The cytokine gene expression by spleen cells of chimeras, either given DLI or no cells, was analyzed after stimulation in vitro with host-type antigens in MLC. The real-time reverse transcriptase–polymerase chain reaction (RT-PCR) technique for quantification of murine cytokine mRNA was applied as recently described elsewhere.⁴⁰  MLC was performed as described above. On day 3, the cells were harvested (for each experimental condition, cultures were performed in duplicate and cells were pooled prior to analysis). The cells were separated from the supernatant by centrifugation (10 minutes at 2000 rpm at 4°C). RNA was extracted from the cells using the High Pure RNA isolation Tissue kit (Roche Molecular Biochemicals, Mannheim, Germany). The total amount of RNA was used for cDNA synthesis, and PCR amplification was performed for the cytokine genes of interest as described previously.²¹ 

The Kruskal-Wallis test and the Kruskal-Wallis multiple comparison Z-test were used to estimate the level of statistical significance of difference between groups of data. (P < .05 was considered as evidence for statistical significance.)

To investigate which cell populations may regulate the antihost response of DLs infused at week 3, we studied the characteristics of the cells repopulating the spleen at this particular time point after BMT. Animals undergoing transplantation were killed at week 3, and splenocytes of 2 to 5 mice were pooled and analyzed by flow cytometry. Analysis of forward and side scatter showed that a large number of granular cells, constituting 2 populations differing in size, populated the chimeric spleen 3 weeks after BMT (Figure 1A). In spleens of normal donor- and host-type mice these populations could also be detected (Figure 1-C). They were characterized by the expression of the CD11b (Mac1) surface marker (Figure 1E-F). The granular cell population in chimeric spleens also uniformly expressed Mac1 (Figure 1D) and comprised 54% (SE = 2, n = 23) of all splenocytes. In control donor (C3H) and recipient (AKR) mice, Mac1⁺ granular cells comprised only 23% (SE = 1.4, n = 22) and 14% (SE = 1.4, n = 10), respectively, of total splenocyte numbers (Figure 1G).

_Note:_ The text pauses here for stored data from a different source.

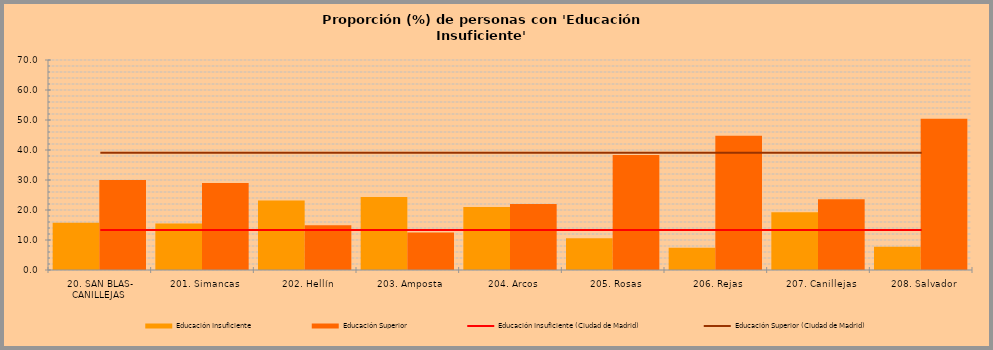
| Category | Educación Insuficiente | Educación Superior |
|---|---|---|
|  20. SAN BLAS- CANILLEJAS | 15.718 | 29.987 |
|    201. Simancas | 15.464 | 29.016 |
|    202. Hellín | 23.205 | 14.95 |
|    203. Amposta | 24.308 | 12.493 |
|    204. Arcos | 20.987 | 22.013 |
|    205. Rosas | 10.579 | 38.358 |
|    206. Rejas | 7.443 | 44.713 |
|    207. Canillejas | 19.216 | 23.545 |
|    208. Salvador | 7.786 | 50.394 |

Next, the evolution in time of this granular cell population was studied in relation to that of the lymphoid cell population: Animals undergoing transplantation were killed at regular time intervals after BMT, and spleen cells were counted and analyzed for size, granularity, and Mac1 expression. As can be seen (Figure 2), total splenocyte counts are less than 1 × 10⁶ during the first 10 days after transplantation. A progressive repopulation of the splenic tissue with white blood cells occurs, and at week 3, near-normal total spleen cell numbers (68 × 10⁶) have been established. Interestingly, this longitudinal study shows that myeloid cells vigorously expand, transiently constituting very high absolute cell numbers at week 3 and returning to normal levels by week 12. In contrast, lymphoid repopulation occcurs gradually, reaching normal total lymphocyte counts by week 12 (total spleen cell number, 80 × 10⁶).

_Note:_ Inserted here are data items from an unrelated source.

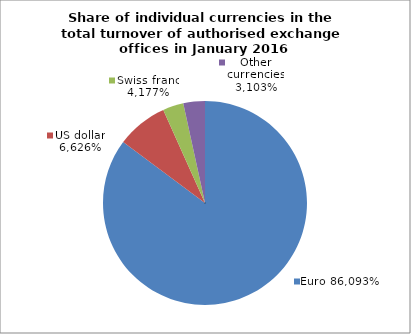
| Category | EUR |
|---|---|
| 0 | 0.852 |
| 1 | 0.081 |
| 2 | 0.033 |
| 3 | 0.034 |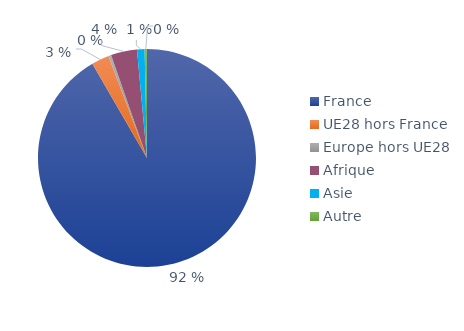
| Category | Series 0 |
|---|---|
| France | 0.917 |
| UE28 hors France | 0.026 |
| Europe hors UE28 | 0.004 |
| Afrique | 0.039 |
| Asie | 0.011 |
| Autre | 0.003 |

The phenotype of the Mac1⁺ (CD11b⁺) granular cells among spleen cells of week-3 chimeras was studied using flow cytometry. Mac1⁺ cells were gated as shown in Figure 1 and labeled with MoAb against Mac1 on the one hand and a panel of surface antigens on the other hand (Figure 3). The cells were found almost uniformly to express Ly6-C and Ly6-G (Figure 3H-I) but lacked expression of Sca1 (Figure 3B), CD34 (Figure 3C), CD3 (Figure 3D), CD45R/B220 (Figure 3E), CD31 (Figure 3G), F4/80 (Figure 3K), and CD11c (Figure 3L). These data suggested that the Mac1⁺ granular cells belonged to the myeloid lineage. A small proportion of cells were positive for CD40 and CD14 (Figure 3F,J). Two subpopulations of differing size were discernible, but apart from a slight difference in CD40 expression (higher in the subpopulation of smaller cells), their phenotypic characteristics were comparable (data not shown).

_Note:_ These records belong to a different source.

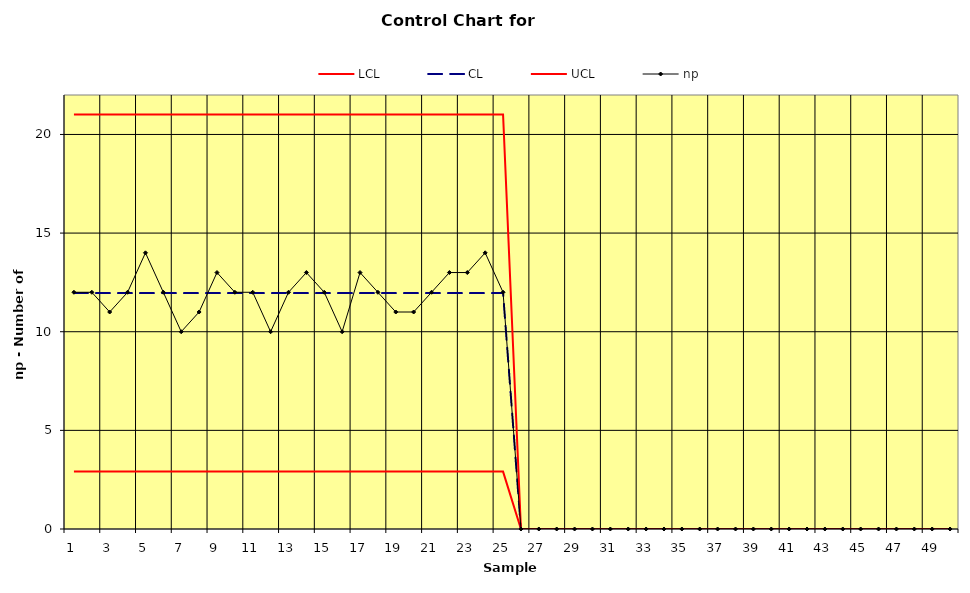
| Category | LCL | CL | UCL | np |
|---|---|---|---|---|
| 1.0 | 2.911 | 11.96 | 21.009 | 12 |
| 2.0 | 2.911 | 11.96 | 21.009 | 12 |
| 3.0 | 2.911 | 11.96 | 21.009 | 11 |
| 4.0 | 2.911 | 11.96 | 21.009 | 12 |
| 5.0 | 2.911 | 11.96 | 21.009 | 14 |
| 6.0 | 2.911 | 11.96 | 21.009 | 12 |
| 7.0 | 2.911 | 11.96 | 21.009 | 10 |
| 8.0 | 2.911 | 11.96 | 21.009 | 11 |
| 9.0 | 2.911 | 11.96 | 21.009 | 13 |
| 10.0 | 2.911 | 11.96 | 21.009 | 12 |
| 11.0 | 2.911 | 11.96 | 21.009 | 12 |
| 12.0 | 2.911 | 11.96 | 21.009 | 10 |
| 13.0 | 2.911 | 11.96 | 21.009 | 12 |
| 14.0 | 2.911 | 11.96 | 21.009 | 13 |
| 15.0 | 2.911 | 11.96 | 21.009 | 12 |
| 16.0 | 2.911 | 11.96 | 21.009 | 10 |
| 17.0 | 2.911 | 11.96 | 21.009 | 13 |
| 18.0 | 2.911 | 11.96 | 21.009 | 12 |
| 19.0 | 2.911 | 11.96 | 21.009 | 11 |
| 20.0 | 2.911 | 11.96 | 21.009 | 11 |
| 21.0 | 2.911 | 11.96 | 21.009 | 12 |
| 22.0 | 2.911 | 11.96 | 21.009 | 13 |
| 23.0 | 2.911 | 11.96 | 21.009 | 13 |
| 24.0 | 2.911 | 11.96 | 21.009 | 14 |
| 25.0 | 2.911 | 11.96 | 21.009 | 12 |
| 26.0 | 0 | 0 | 0 | 0 |
| 27.0 | 0 | 0 | 0 | 0 |
| 28.0 | 0 | 0 | 0 | 0 |
| 29.0 | 0 | 0 | 0 | 0 |
| 30.0 | 0 | 0 | 0 | 0 |
| 31.0 | 0 | 0 | 0 | 0 |
| 32.0 | 0 | 0 | 0 | 0 |
| 33.0 | 0 | 0 | 0 | 0 |
| 34.0 | 0 | 0 | 0 | 0 |
| 35.0 | 0 | 0 | 0 | 0 |
| 36.0 | 0 | 0 | 0 | 0 |
| 37.0 | 0 | 0 | 0 | 0 |
| 38.0 | 0 | 0 | 0 | 0 |
| 39.0 | 0 | 0 | 0 | 0 |
| 40.0 | 0 | 0 | 0 | 0 |
| 41.0 | 0 | 0 | 0 | 0 |
| 42.0 | 0 | 0 | 0 | 0 |
| 43.0 | 0 | 0 | 0 | 0 |
| 44.0 | 0 | 0 | 0 | 0 |
| 45.0 | 0 | 0 | 0 | 0 |
| 46.0 | 0 | 0 | 0 | 0 |
| 47.0 | 0 | 0 | 0 | 0 |
| 48.0 | 0 | 0 | 0 | 0 |
| 49.0 | 0 | 0 | 0 | 0 |
| 50.0 | 0 | 0 | 0 | 0 |

The morphology of Mac1⁺ granular cells was examined using HE-stained cytospin preparations. In week-3 chimeric spleen cells (Figure 4A), myeloid precursor cells were predominant, whereas in spleens of control donoror host-type animals (Figure 4B) mainly mature lymphocytes were found. In further experiments, chimeric spleen cells were separated by MACS on the basis of the expression of Mac1⁺. By morphology, the separated Mac1⁺ cells were identified as myeloid precursors (Figure 4C), whereas Mac1^- cells displayed lymphocyte morphology (Figure 4D).

We investigated whether the Mac1⁺ early myeloid cells could regulate the in vitro antihost response of donor-type lymphocytes. Unseparated week-3 chimeric splenocytes or MACS-separated Mac1⁺ and Mac1^- cell fractions were cocultured in MLR with donor-type lymphocytes and MitC-treated host-type lymphoyctes. As evident from the data shown in Figure 5, whereas unseparated and Mac1^- cells reduced proliferation to an equal extent (37%, SE = 7, n = 12, respectively; and 42%, SE = 4, n = 12), isolated Mac1⁺ cells exerted significantly stronger suppression (63%, SE = 5, n = 12). The minor inhibitory effect seen in the former 2 conditions may be ascribed to the activity of Mac1^- regulatory cells, but possible involvement of such cells was not further investigated in this work. Crowding of cocultured cells, resulting from mere addition of selected cell populations, may also, in part, have been responsible for inhibition of the proliferative response.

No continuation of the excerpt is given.